Material and methods: Panc-1 and MiaPaCa-2 cells were exposed to leptin treatment (100 ng/ml) for 24 h.
Then, leptin-treated (leptin+) and leptin-untreated (leptin-) cells were treated by 3 μM CDK4/6 inhibitor,
palbociclib. The effect of treatments on cell viability and colony formation was observed. The response of
CDK4/6 inhibition on the stimulation of cell aggressiveness by leptin treatment was determined by
measuring CD44, CD133 and CD24 levels on flow cytometry. The effect of palbociclib on Wnt/Notch
signaling was analyzed by immunoblotting in leptin +/- Panc-1 and MiaPaCa-2 cells. Results: Leptin
treatment stimulated the cell proliferation of both Panc-1 and MiaPaCa-2 cells. Leptin-treated cells had
higher colony formation rate and the anchorage-independent growth was higher than leptin untreated
cells. Although CDK4/6 inhibition reduced the colony formation, it was obvious that leptin+ cells were more
resistant to treatment. The CD44 and CD24 levels significantly increased by leptin treatment but, inhibition
of CDK4/6 led to downregulation of both CD44 and CD24 levels in Panc-1 cells. The expression levels of
mesenchymal members, N-cadherin, β-catenin, Notch, Akt, were significantly increased in leptin+ cells.

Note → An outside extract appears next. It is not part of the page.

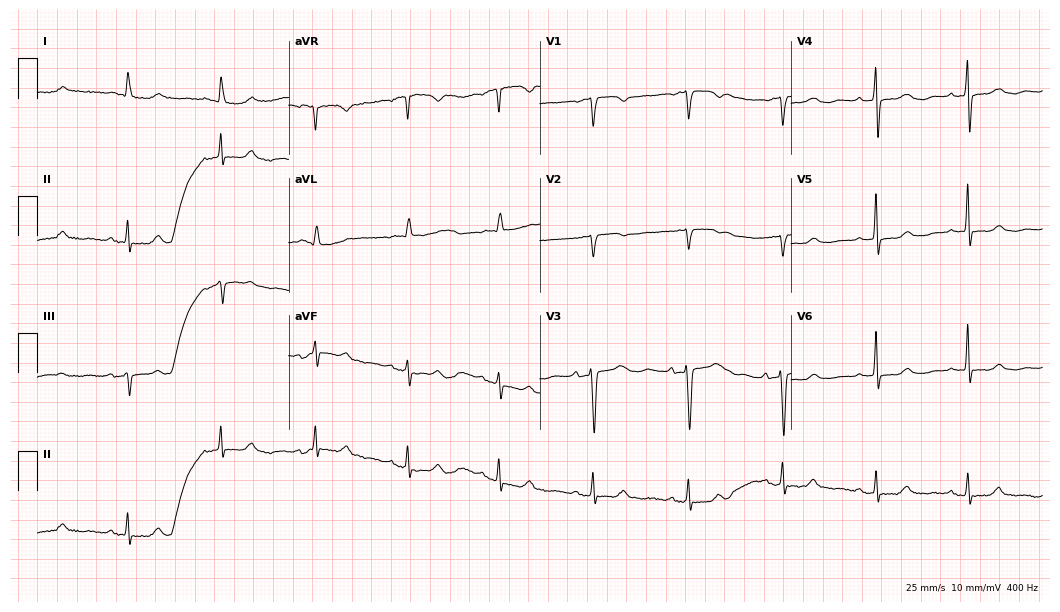
12-lead ECG from a female patient, 83 years old. No first-degree AV block, right bundle branch block (RBBB), left bundle branch block (LBBB), sinus bradycardia, atrial fibrillation (AF) or sinus tachycardia recorded for this tracing. Other findings, if any, are not listed.

Palbociclib treatment had remarkable effect on dowregulation of Notch levels in leptin+ Panc-1 and
MiaPaCa-2 cells. However, there was no significant effect of palbociclib on the expression levels of Akt and
β-catenin in leptin+ cells. Conclusion: CDK4/6 inhibition had significant therapeutic potential on the
regulation of cell proliferation abilities and aggressiveness of Panc-1 and MiaPaCa-2 cells with cancer stem
cell characteristics.
*This study was supported by TÜBİTAK (Project no: 119Z158) and Istanbul Kultur University Project Center.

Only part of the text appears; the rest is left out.